Monday, December 10, 2007

How To: Delete Duplicate Data (DeDup)

ETL processes typically will run across the need to delete duplicate records. The fastest and simplist way I know of is to create a Primary Key (or unique index) on the table with the instruction to IGNORE_DUP_KEY=ON . Then when you bulk copy or insert data into the table, SQL quickly ingores the duplicates.

Example:

CREATE TABLE #Temp (ID INT NOT NULL)


ALTER TABLE #Temp
ADD PRIMARY KEY (ID ASC)
WITH (IGNORE_DUP_KEY = ON)
GO

INSERT INTO #Temp (ID)
SELECT 1
UNION ALL
SELECT 2
UNION ALL
SELECT 1

SELECT * FROM #Temp

DROP TABLE #Temp


But sometimes you need to delete duplicate data in a more controlled and auditable way. Here is an approach that does it in a single set statement.

Example:

CREATE TABLE #Temp(ID INT, Name VARCHAR(255))
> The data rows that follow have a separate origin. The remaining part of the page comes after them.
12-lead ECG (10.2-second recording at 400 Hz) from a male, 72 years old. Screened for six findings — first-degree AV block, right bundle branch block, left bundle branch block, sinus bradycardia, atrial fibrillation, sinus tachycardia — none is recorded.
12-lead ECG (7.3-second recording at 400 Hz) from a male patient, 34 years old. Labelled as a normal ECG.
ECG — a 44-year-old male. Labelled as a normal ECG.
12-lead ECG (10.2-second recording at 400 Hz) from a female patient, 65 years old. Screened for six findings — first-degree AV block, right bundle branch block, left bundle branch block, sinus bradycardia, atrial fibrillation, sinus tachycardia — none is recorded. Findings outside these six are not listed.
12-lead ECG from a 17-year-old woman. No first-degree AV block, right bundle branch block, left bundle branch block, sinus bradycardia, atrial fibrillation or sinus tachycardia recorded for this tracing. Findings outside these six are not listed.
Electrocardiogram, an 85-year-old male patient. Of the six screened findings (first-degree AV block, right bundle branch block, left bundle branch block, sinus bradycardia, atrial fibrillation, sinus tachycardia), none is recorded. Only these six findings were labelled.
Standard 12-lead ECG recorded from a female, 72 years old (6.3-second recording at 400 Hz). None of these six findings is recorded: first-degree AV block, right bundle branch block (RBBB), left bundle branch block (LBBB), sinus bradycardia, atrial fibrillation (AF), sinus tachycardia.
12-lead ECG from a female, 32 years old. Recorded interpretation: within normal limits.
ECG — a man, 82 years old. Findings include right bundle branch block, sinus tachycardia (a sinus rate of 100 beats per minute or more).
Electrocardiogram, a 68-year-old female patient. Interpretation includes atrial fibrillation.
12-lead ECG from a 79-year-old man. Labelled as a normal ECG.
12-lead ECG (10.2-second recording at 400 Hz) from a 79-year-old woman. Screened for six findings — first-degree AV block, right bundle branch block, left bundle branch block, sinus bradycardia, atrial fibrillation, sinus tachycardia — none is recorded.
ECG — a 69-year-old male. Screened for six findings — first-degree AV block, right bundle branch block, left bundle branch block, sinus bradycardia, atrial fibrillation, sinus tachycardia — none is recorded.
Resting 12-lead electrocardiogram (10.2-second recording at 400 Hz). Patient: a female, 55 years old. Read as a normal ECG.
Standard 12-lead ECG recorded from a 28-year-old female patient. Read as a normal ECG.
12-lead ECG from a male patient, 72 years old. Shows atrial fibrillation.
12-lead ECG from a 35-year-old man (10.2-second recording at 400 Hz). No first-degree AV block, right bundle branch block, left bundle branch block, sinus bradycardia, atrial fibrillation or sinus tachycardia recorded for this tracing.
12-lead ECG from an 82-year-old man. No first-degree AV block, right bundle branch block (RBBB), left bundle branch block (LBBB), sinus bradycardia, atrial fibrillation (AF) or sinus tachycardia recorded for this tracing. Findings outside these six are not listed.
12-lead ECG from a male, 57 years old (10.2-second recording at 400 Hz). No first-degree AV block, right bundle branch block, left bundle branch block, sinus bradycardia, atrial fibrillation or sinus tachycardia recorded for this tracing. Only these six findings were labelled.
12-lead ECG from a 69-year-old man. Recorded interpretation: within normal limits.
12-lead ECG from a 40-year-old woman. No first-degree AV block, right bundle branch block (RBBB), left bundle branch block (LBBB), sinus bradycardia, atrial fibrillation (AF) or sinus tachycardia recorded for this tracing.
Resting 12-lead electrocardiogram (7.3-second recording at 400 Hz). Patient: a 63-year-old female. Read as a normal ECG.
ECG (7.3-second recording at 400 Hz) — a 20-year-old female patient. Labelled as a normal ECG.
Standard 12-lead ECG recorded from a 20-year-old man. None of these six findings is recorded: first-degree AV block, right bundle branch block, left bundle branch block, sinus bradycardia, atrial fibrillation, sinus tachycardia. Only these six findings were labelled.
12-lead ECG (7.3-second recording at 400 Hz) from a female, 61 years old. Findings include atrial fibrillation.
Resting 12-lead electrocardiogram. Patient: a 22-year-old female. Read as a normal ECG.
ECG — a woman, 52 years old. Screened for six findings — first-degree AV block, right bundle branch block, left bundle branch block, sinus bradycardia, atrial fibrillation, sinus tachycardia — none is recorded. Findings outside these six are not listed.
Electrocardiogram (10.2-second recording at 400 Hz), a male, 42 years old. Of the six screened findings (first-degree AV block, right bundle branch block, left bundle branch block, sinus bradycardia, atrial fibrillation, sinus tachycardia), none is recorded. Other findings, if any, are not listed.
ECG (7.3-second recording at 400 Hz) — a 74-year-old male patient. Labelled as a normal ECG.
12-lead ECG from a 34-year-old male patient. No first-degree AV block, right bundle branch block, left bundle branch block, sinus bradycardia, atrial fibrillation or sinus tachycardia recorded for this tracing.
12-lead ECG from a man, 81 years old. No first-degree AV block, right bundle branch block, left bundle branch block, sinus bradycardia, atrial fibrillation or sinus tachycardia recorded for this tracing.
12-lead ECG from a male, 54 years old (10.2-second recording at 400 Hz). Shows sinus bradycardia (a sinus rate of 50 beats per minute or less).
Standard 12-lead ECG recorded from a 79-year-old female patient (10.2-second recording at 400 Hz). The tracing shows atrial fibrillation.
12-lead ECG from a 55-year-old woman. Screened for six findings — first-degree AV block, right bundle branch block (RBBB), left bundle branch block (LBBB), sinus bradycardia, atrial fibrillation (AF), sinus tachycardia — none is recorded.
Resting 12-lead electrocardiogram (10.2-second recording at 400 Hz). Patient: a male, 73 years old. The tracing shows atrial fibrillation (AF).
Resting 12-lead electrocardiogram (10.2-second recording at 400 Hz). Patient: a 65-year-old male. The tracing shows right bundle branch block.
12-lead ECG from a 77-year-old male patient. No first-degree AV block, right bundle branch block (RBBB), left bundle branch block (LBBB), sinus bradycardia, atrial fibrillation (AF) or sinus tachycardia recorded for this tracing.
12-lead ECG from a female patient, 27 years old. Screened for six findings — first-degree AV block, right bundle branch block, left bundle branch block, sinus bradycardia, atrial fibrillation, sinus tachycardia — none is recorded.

INSERT INTO #Temp (ID, Name)
SELECT 1, 'Name 1'
UNION ALL
SELECT 2, 'Name 2'
UNION ALL
SELECT 3, 'Name 3'
UNION ALL
SELECT 4, 'Name 4'
UNION ALL
SELECT 5, 'Name 2'
UNION ALL
SELECT 6, 'Name 1'
UNION ALL
SELECT 7, 'Name 3'
UNION ALL
SELECT 8, 'Name 5'
UNION ALL
SELECT 9, 'Name 4'
UNION ALL
SELECT 10, 'Name 4'

SELECT 'Deleted Data Set'

DELETE FROM #TEMP
OUTPUT DELETED.* -- Display the Deleted Rows
FROM #TEMP T
JOIN (SELECT ROW_NUMBER() OVER (PARTITION BY #TEMP.Name ORDER BY #TEMP.ID) as ROWID, #TEMP.*
FROM #TEMP
) AS DupRows -- Find Dubs and assign rowID which resets for each new name
ON DupRows.ID = T.ID
WHERE DupRows.ROWID > 1



-- OR Here is an even more eligant solution --


;
WITH Dubs(ROWID, ID, Name) AS
(
SELECT ROW_NUMBER() OVER (PARTITION BY #TEMP.Name ORDER BY #TEMP.ID) as ROWID, #TEMP.*
FROM #TEMP
)
DELETE FROM Dubs
OUTPUT DELETED.* -- Display the Deleted Rows
WHERE ROWID > 1 ;
SELECT 'Clean Data Set'
SELECT * FROM #TEMP

DROP TABLE #TEMP
GO